Some pre release publicity noted that Apollo Lake was designed for a reduced bill of materials. I am curious where prices settle for the ASRock motherboards, but something bothers me. ASRock motherboards are stating to drift into retail distribution (at inflated prices) but most major motherboard manufacturers have not yet announced their retail plans for Apollo Lake motherboards. Where are the retail motherboard product announcements, or are there basically none? 14nm is yielding OK or better so an availability issue is unlikely. Did ASRock get some sort of preferred status at release? Are manufacturers waiting for LPDDR4 module availability?
 
Some pre release publicity noted that Apollo Lake was designed for a reduced bill of materials. I am curious where prices settle for the ASRock motherboards, but something bothers me. ASRock motherboards are stating to drift into retail distribution (at inflated prices) but most major motherboard manufacturers have not yet announced their retail plans for Apollo Lake motherboards. Where are the retail motherboard product announcements, or are there basically none? 14nm is yielding OK or better so an availability issue is unlikely. Did ASRock get some sort of preferred status at release? Are manufacturers waiting for LPDDR4 module availability?

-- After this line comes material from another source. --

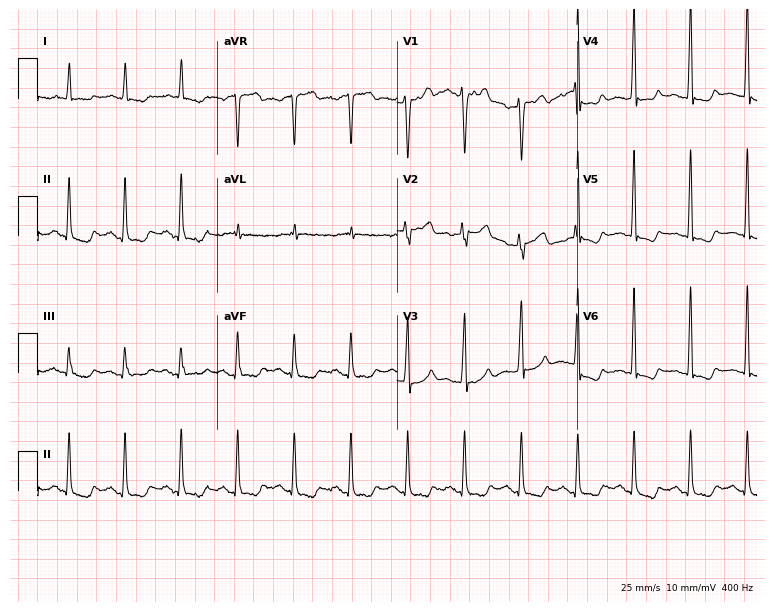
Resting 12-lead electrocardiogram (7.3-second recording at 400 Hz). Patient: a male, 67 years old. The tracing shows sinus tachycardia (a sinus rate of 100 beats per minute or more).

LPDDR4 ain't going to be used in cheapo devices, that's premium memory right there. DDR3L will be used for cheap systems, especially DIY boards, IMO.
 
I now have all the parts for my J4205-ITX build, except the J4205-ITX itself. However, I just got a message that the supplier received the part and will send it today. That probably means it will arrive on Friday and I'll be out travelling from Friday morning to Sunday evenening. Typical. 😛 I'll see if I can get some results up on Sunday night, otherwise it'll be Monday night instead.
 
Apollo Lake for notebooks is only 6W TDP (4W SDP). That's for a quad-core with >Puma+ level of performance per clock, respectable 18 EUs Gen 9 iGPU and Main10 hardware decoding. If anything it's the best small core solution from Intel yet, and there's no direct competitor this time (Stoney Ridge is 1M/2C at 15W TDP).

There is a prototype 6W stoney ridge, so that could be interesting.
 
Not to mention, even AMD's E-350 (Brazos), and AM1 (Kabini - is that with "Puma" cores, or was that before Puma?) didn't see huge successes. (Initially, Brazos did, because it served a fairly unique niche, and had "Good Enough" performance. 1080P video decoding back then, on a 15W power budget, was pretty amazing. The only alternative solution to doing that, was Atom with an NV ION/ION2 chipset.)

I'm still looking forward to a Brix unit, with quad-core Goldmont cores, and HDMI2.0 output, with HEVC Main10 decoding. Could still be a winner, for desktop / media-consumption tasks.

Has anyone conclusively compared the Goldmont cores? Are they finally equivalent performance to a similarly-clocked Core2? Minus the AES benchmarks, of course, because Core2 never had those features, and they tend to skew overall benchmarks.

I'm also waiting for brix or zotac apollo lake, but it needs to be 4 core and passive.